Once the images are set aside, print the remaining lines below exactly.

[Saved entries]
/---
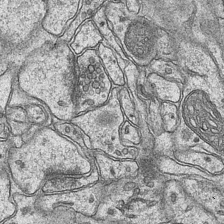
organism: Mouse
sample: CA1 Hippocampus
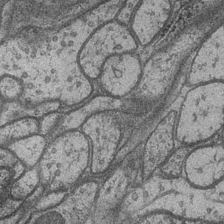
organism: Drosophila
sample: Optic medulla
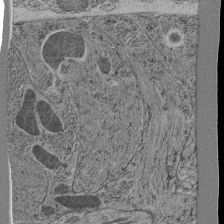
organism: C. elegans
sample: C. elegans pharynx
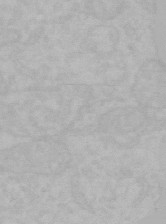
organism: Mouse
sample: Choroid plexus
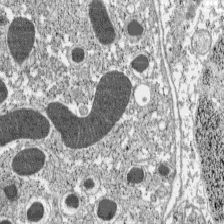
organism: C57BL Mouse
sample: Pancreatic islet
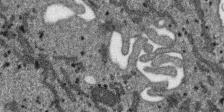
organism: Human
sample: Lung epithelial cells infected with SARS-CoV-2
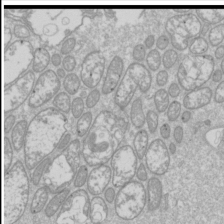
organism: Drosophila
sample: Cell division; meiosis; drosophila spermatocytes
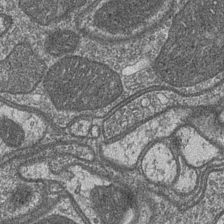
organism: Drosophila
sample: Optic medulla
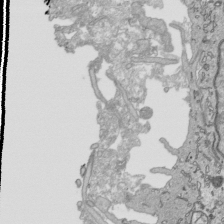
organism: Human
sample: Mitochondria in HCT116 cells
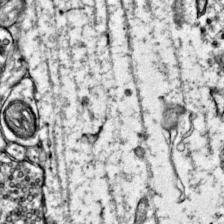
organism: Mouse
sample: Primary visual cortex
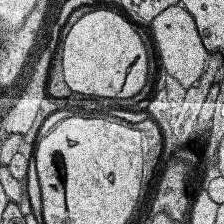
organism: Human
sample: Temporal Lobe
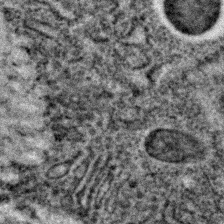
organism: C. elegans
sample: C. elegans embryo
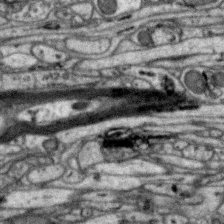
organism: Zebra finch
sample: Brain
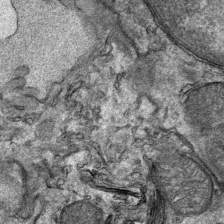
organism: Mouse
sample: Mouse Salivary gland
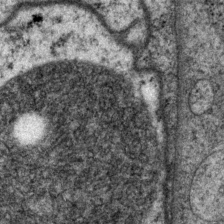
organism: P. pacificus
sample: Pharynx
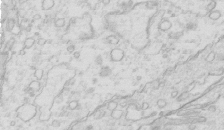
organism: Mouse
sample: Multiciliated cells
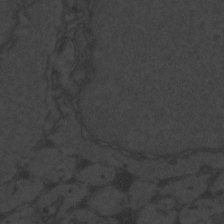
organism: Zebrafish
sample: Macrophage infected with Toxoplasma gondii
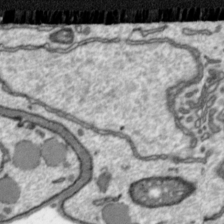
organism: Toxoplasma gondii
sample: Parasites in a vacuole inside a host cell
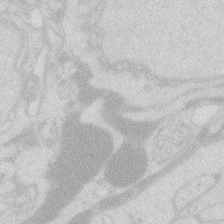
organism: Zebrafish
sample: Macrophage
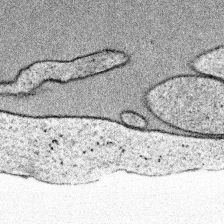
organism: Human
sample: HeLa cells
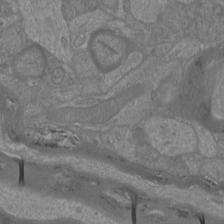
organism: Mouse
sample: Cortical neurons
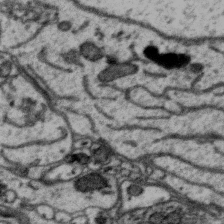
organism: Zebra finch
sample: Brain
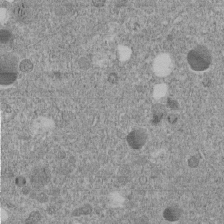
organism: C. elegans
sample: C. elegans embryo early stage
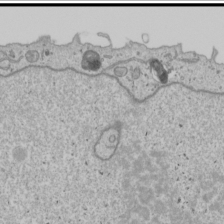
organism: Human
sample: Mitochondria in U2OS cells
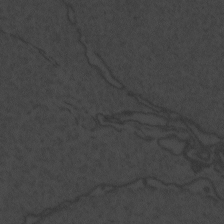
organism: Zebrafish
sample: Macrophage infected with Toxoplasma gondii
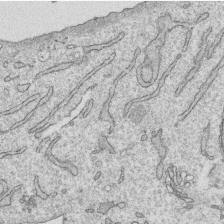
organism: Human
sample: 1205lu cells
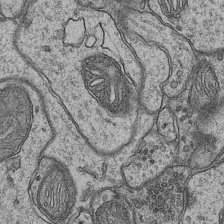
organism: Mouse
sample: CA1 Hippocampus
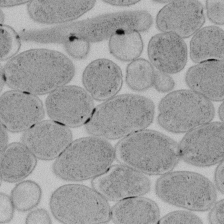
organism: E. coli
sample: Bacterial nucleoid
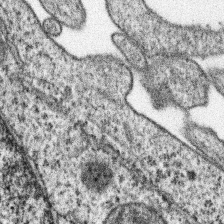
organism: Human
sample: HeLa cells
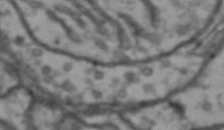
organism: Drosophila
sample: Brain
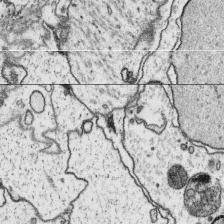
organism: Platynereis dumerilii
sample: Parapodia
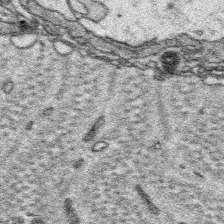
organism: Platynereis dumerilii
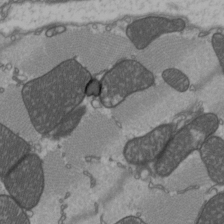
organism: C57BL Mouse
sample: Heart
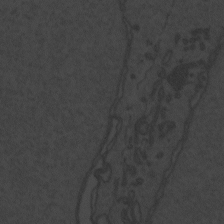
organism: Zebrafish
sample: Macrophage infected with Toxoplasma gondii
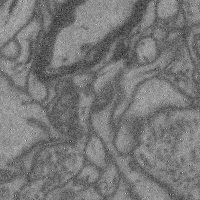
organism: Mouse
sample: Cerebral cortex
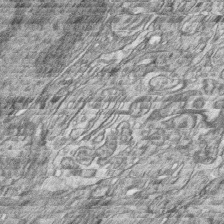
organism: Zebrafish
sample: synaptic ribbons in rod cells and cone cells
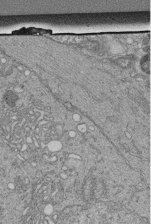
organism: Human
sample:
\---
### WRITTEN SOLUTION
organism: Mouse
sample: CA1 Hippocampus
organism: Drosophila
sample: Optic medulla
organism: C. elegans
sample: C. elegans pharynx
organism: Mouse
sample: Choroid plexus
organism: C57BL Mouse
sample: Pancreatic islet
organism: Human
sample: Lung epithelial cells infected with SARS-CoV-2
organism: Drosophila
sample: Cell division; meiosis; drosophila spermatocytes
organism: Drosophila
sample: Optic medulla
organism: Human
sample: Mitochondria in HCT116 cells
organism: Mouse
sample: Primary visual cortex
organism: Human
sample: Temporal Lobe
organism: C. elegans
sample: C. elegans embryo
organism: Zebra finch
sample: Brain
organism: Mouse
sample: Mouse Salivary gland
organism: P. pacificus
sample: Pharynx
organism: Mouse
sample: Multiciliated cells
organism: Zebrafish
sample: Macrophage infected with Toxoplasma gondii
organism: Toxoplasma gondii
sample: Parasites in a vacuole inside a host cell
organism: Zebrafish
sample: Macrophage
organism: Human
sample: HeLa cells
organism: Mouse
sample: Cortical neurons
organism: Zebra finch
sample: Brain
organism: C. elegans
sample: C. elegans embryo early stage
organism: Human
sample: Mitochondria in U2OS cells
organism: Zebrafish
sample: Macrophage infected with Toxoplasma gondii
organism: Human
sample: 1205lu cells
organism: Mouse
sample: CA1 Hippocampus
organism: E. coli
sample: Bacterial nucleoid
organism: Human
sample: HeLa cells
organism: Drosophila
sample: Brain
organism: Platynereis dumerilii
sample: Parapodia
organism: Platynereis dumerilii
organism: C57BL Mouse
sample: Heart
organism: Zebrafish
sample: Macrophage infected with Toxoplasma gondii
organism: Mouse
sample: Cerebral cortex
organism: Zebrafish
sample: synaptic ribbons in rod cells and cone cells
organism: Human
sample:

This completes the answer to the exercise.